Recorded data:
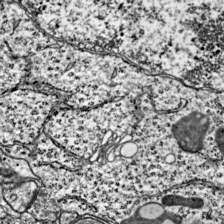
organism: Mouse
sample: Visual Cortex
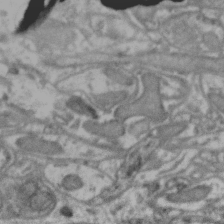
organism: Zebra finch
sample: Brain
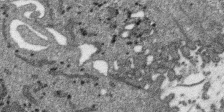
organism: Human
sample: Lung epithelial cells infected with SARS-CoV-2
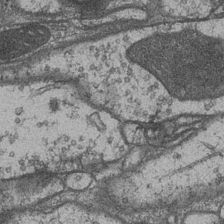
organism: Drosophila
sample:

TASK BRIEF: Above are records; count the lines among them that include the word "organism", and give only the number.

ANSWER SPACE: 4